Notwithstanding the foregoing: (i) if the calculation agent determines on the relevant dividend determination date that the London interbank offered rate for deposits in U.S. dollars having an index maturity of three months in amounts of at least $1,000,000 has been discontinued, then the calculation agent will use a substitute or successor base rate that it has determined in its sole discretion is most comparable to such London interbank offered rate, provided that if the calculation agent determines there is an industry-accepted successor base rate, then the calculation agent shall use such successor base rate; and (ii) if the calculation agent has determined a substitute or successor base rate in accordance with the foregoing, the calculation agent in its sole discretion may determine what business day convention to use, the definition of business day, the dividend determination date and any other relevant methodology for calculating such substitute or successor base rate, including any adjustment factor needed to make such substitute or successor base rate comparable to the LIBOR base rate, in a manner that is consistent with industry-accepted practices for such substitute or successor base rate.

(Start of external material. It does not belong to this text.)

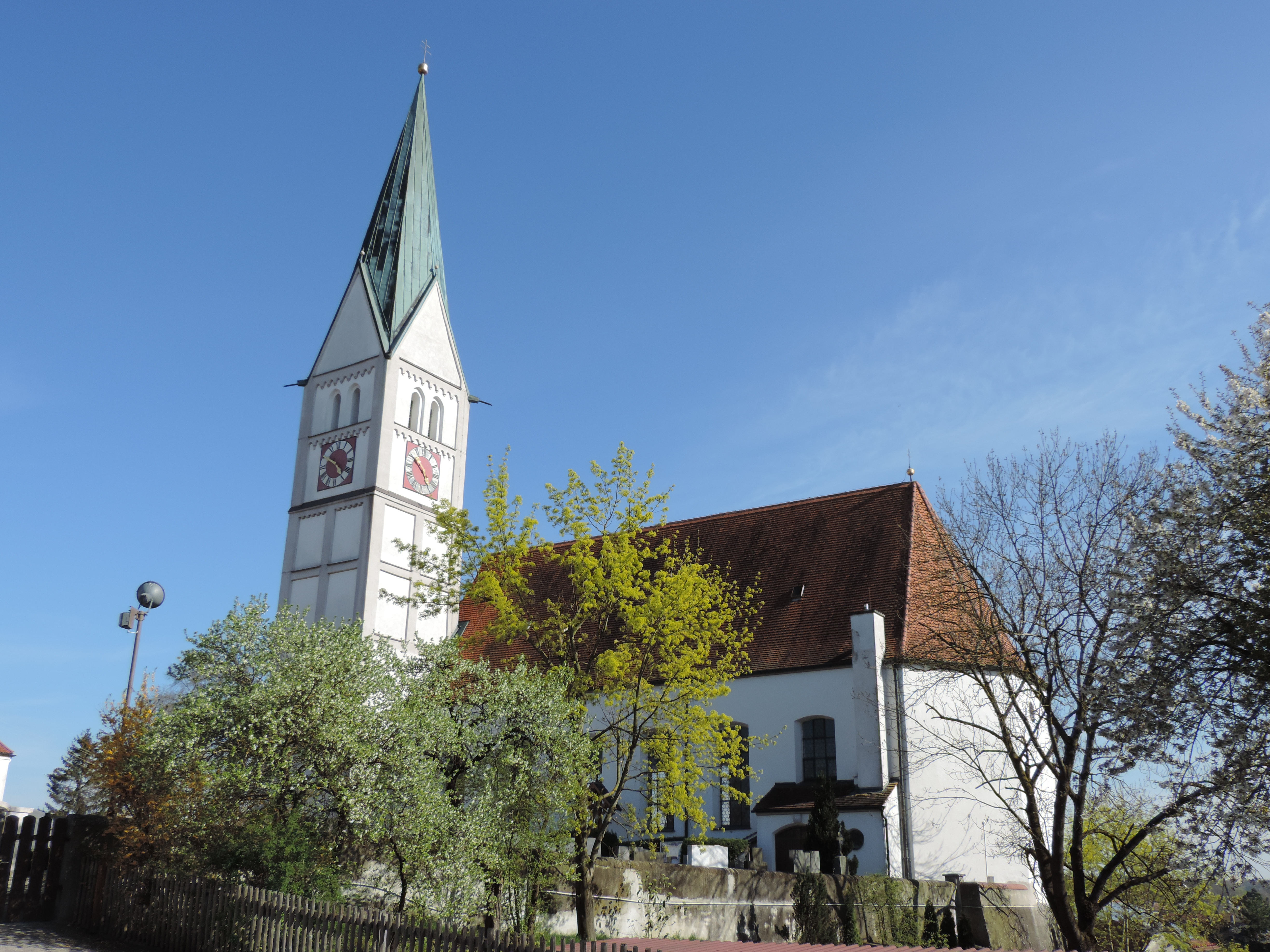 Nordwestansicht
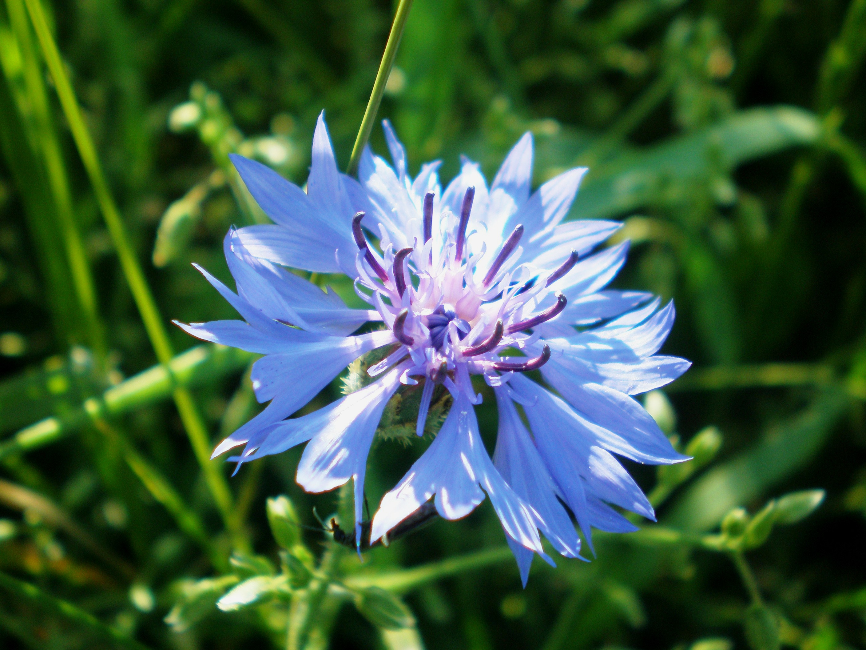 Centaurea cyanus

The establishment of Three Month LIBOR for each dividend period by the calculation agent shall (in the absence of manifest error) be final and binding.
Dividend determination date” means, with respect to a dividend period during the floating-rate period, the second London banking day prior to the beginning of such dividend period.
London banking day” means any day on which dealings in deposits in U.S. dollars are transacted in the London interbank market.
Rating agency event” means that any nationally recognized statistical rating organization within the meaning of Section 3(a)(62) under the Securities Exchange Act of 194, as amended, that then publishes a rating for the corporation (a “rating agency”) amends, clarifies or changes the criteria it uses to assign equity credit to securities such as the Series B Shares, which amendment, clarification or change results in:
(1) The shortening of the length of time the Series B Shares are assigned a particular level of equity credit by that rating agency as compared to the length of time they would have been assigned that level of equity credit by that rating agency or its predecessor on the initial issuance of the Series B Shares; or
(2) The lowering of the equity credit (including up to a lesser amount) assigned to the Series B Shares by that rating agency as compared to the equity credit assigned by that rating agency or its predecessor on the initial issuance of the Series B Shares.